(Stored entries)
* * * * * * *

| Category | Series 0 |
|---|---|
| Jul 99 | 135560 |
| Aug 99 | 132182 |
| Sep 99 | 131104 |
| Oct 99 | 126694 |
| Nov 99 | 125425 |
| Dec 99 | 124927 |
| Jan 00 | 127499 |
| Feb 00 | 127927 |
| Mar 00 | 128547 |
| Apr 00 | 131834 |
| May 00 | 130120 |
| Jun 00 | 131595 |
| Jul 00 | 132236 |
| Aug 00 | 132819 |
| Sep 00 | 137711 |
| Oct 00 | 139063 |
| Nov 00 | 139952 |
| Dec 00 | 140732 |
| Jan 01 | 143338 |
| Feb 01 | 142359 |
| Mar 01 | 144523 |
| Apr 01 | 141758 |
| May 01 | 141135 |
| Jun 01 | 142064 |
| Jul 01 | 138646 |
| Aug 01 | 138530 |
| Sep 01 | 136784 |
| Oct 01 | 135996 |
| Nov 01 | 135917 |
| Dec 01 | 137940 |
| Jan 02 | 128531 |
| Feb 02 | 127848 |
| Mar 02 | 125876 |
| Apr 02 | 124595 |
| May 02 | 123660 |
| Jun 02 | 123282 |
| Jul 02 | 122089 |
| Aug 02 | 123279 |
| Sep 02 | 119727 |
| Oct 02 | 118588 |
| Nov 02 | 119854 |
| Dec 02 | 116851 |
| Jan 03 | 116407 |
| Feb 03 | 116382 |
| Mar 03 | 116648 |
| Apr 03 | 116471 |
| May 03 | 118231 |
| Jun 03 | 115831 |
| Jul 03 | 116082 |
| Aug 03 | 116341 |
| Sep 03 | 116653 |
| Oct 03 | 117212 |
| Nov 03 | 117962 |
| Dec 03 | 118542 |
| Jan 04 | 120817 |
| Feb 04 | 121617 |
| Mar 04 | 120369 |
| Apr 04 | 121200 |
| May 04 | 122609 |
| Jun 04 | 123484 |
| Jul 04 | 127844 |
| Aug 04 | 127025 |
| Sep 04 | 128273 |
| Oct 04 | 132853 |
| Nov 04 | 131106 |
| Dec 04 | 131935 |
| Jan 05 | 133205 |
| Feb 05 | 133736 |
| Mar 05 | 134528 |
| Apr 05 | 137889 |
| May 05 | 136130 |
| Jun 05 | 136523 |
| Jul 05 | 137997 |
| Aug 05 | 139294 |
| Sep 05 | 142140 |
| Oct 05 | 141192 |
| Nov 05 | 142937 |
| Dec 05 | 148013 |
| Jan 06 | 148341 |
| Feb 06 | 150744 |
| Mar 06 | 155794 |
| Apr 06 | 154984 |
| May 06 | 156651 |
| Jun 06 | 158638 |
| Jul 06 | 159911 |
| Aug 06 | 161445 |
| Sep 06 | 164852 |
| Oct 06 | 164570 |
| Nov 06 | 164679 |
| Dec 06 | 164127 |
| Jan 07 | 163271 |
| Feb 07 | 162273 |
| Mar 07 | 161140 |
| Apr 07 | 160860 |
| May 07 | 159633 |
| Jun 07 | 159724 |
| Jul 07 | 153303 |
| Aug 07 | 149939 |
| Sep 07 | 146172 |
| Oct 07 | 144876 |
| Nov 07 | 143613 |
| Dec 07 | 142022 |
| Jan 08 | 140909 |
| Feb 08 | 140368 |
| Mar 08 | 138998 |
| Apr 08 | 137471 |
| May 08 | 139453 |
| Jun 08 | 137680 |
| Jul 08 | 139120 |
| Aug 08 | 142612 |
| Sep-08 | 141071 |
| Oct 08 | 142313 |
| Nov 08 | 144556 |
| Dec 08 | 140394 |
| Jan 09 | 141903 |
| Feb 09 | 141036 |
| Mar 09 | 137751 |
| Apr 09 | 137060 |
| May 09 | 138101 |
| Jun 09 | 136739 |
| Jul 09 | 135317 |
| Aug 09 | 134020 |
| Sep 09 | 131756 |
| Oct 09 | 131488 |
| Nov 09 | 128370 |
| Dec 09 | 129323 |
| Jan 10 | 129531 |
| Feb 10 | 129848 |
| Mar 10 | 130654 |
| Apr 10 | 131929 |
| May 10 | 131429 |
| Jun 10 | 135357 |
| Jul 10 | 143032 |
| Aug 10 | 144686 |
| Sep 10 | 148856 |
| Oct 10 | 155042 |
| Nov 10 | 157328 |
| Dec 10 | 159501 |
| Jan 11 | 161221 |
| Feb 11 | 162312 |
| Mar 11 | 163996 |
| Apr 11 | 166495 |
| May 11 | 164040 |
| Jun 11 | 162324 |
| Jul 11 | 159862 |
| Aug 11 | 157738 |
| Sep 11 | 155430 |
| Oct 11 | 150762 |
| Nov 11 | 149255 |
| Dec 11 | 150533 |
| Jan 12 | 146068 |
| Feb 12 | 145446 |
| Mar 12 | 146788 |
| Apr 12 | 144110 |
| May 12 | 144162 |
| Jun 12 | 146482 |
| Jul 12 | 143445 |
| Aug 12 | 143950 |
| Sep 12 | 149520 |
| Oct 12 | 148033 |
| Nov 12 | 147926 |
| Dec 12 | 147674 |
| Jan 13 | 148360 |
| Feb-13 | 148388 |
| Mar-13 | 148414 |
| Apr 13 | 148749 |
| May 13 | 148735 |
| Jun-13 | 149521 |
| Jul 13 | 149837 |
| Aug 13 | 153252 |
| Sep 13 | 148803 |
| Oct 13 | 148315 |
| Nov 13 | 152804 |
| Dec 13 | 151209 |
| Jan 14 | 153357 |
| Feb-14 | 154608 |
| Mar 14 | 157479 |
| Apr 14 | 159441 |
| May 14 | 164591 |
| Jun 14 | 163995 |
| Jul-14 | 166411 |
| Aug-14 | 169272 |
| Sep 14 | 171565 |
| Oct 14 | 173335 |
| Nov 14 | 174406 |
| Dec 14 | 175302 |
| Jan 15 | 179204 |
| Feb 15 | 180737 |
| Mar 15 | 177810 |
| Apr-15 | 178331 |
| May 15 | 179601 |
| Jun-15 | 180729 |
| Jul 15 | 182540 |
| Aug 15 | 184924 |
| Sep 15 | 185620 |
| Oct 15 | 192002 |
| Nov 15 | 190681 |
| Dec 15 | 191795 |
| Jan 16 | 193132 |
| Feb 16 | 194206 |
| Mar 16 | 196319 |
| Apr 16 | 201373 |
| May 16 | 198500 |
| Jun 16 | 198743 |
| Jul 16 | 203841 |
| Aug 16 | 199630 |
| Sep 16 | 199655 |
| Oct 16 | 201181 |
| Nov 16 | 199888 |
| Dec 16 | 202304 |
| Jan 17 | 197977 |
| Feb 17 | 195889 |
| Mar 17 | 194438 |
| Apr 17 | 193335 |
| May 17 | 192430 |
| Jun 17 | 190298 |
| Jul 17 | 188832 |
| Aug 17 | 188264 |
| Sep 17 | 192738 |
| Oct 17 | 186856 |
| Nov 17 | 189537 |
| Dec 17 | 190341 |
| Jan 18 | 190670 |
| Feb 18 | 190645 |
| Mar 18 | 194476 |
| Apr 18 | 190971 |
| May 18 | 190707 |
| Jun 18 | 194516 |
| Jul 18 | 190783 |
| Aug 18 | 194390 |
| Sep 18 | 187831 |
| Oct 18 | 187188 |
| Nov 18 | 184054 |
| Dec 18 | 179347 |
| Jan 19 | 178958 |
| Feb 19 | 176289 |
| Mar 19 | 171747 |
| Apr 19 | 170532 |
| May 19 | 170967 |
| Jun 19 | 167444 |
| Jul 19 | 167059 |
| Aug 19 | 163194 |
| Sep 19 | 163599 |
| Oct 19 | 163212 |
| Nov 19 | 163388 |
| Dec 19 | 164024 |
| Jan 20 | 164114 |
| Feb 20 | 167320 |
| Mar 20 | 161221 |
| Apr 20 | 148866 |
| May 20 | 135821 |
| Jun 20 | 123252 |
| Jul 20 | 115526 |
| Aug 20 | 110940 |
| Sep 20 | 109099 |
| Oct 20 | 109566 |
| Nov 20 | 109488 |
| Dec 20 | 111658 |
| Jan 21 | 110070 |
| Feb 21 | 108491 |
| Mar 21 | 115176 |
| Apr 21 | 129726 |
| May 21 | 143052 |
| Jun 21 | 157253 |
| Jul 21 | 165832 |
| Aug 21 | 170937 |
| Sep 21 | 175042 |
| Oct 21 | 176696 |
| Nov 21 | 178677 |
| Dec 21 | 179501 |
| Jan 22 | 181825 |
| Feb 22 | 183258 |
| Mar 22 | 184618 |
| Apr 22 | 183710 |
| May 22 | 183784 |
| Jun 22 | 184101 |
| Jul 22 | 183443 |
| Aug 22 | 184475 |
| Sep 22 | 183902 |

* * * * * * *

**Required action:** From the very first line of the records down to the line with "08 | 139453 |", please write out each line exactly, including both ends and no other lines.

**Output of the task:**
| Category | Series 0 |
|---|---|
| Jul 99 | 135560 |
| Aug 99 | 132182 |
| Sep 99 | 131104 |
| Oct 99 | 126694 |
| Nov 99 | 125425 |
| Dec 99 | 124927 |
| Jan 00 | 127499 |
| Feb 00 | 127927 |
| Mar 00 | 128547 |
| Apr 00 | 131834 |
| May 00 | 130120 |
| Jun 00 | 131595 |
| Jul 00 | 132236 |
| Aug 00 | 132819 |
| Sep 00 | 137711 |
| Oct 00 | 139063 |
| Nov 00 | 139952 |
| Dec 00 | 140732 |
| Jan 01 | 143338 |
| Feb 01 | 142359 |
| Mar 01 | 144523 |
| Apr 01 | 141758 |
| May 01 | 141135 |
| Jun 01 | 142064 |
| Jul 01 | 138646 |
| Aug 01 | 138530 |
| Sep 01 | 136784 |
| Oct 01 | 135996 |
| Nov 01 | 135917 |
| Dec 01 | 137940 |
| Jan 02 | 128531 |
| Feb 02 | 127848 |
| Mar 02 | 125876 |
| Apr 02 | 124595 |
| May 02 | 123660 |
| Jun 02 | 123282 |
| Jul 02 | 122089 |
| Aug 02 | 123279 |
| Sep 02 | 119727 |
| Oct 02 | 118588 |
| Nov 02 | 119854 |
| Dec 02 | 116851 |
| Jan 03 | 116407 |
| Feb 03 | 116382 |
| Mar 03 | 116648 |
| Apr 03 | 116471 |
| May 03 | 118231 |
| Jun 03 | 115831 |
| Jul 03 | 116082 |
| Aug 03 | 116341 |
| Sep 03 | 116653 |
| Oct 03 | 117212 |
| Nov 03 | 117962 |
| Dec 03 | 118542 |
| Jan 04 | 120817 |
| Feb 04 | 121617 |
| Mar 04 | 120369 |
| Apr 04 | 121200 |
| May 04 | 122609 |
| Jun 04 | 123484 |
| Jul 04 | 127844 |
| Aug 04 | 127025 |
| Sep 04 | 128273 |
| Oct 04 | 132853 |
| Nov 04 | 131106 |
| Dec 04 | 131935 |
| Jan 05 | 133205 |
| Feb 05 | 133736 |
| Mar 05 | 134528 |
| Apr 05 | 137889 |
| May 05 | 136130 |
| Jun 05 | 136523 |
| Jul 05 | 137997 |
| Aug 05 | 139294 |
| Sep 05 | 142140 |
| Oct 05 | 141192 |
| Nov 05 | 142937 |
| Dec 05 | 148013 |
| Jan 06 | 148341 |
| Feb 06 | 150744 |
| Mar 06 | 155794 |
| Apr 06 | 154984 |
| May 06 | 156651 |
| Jun 06 | 158638 |
| Jul 06 | 159911 |
| Aug 06 | 161445 |
| Sep 06 | 164852 |
| Oct 06 | 164570 |
| Nov 06 | 164679 |
| Dec 06 | 164127 |
| Jan 07 | 163271 |
| Feb 07 | 162273 |
| Mar 07 | 161140 |
| Apr 07 | 160860 |
| May 07 | 159633 |
| Jun 07 | 159724 |
| Jul 07 | 153303 |
| Aug 07 | 149939 |
| Sep 07 | 146172 |
| Oct 07 | 144876 |
| Nov 07 | 143613 |
| Dec 07 | 142022 |
| Jan 08 | 140909 |
| Feb 08 | 140368 |
| Mar 08 | 138998 |
| Apr 08 | 137471 |
| May 08 | 139453 |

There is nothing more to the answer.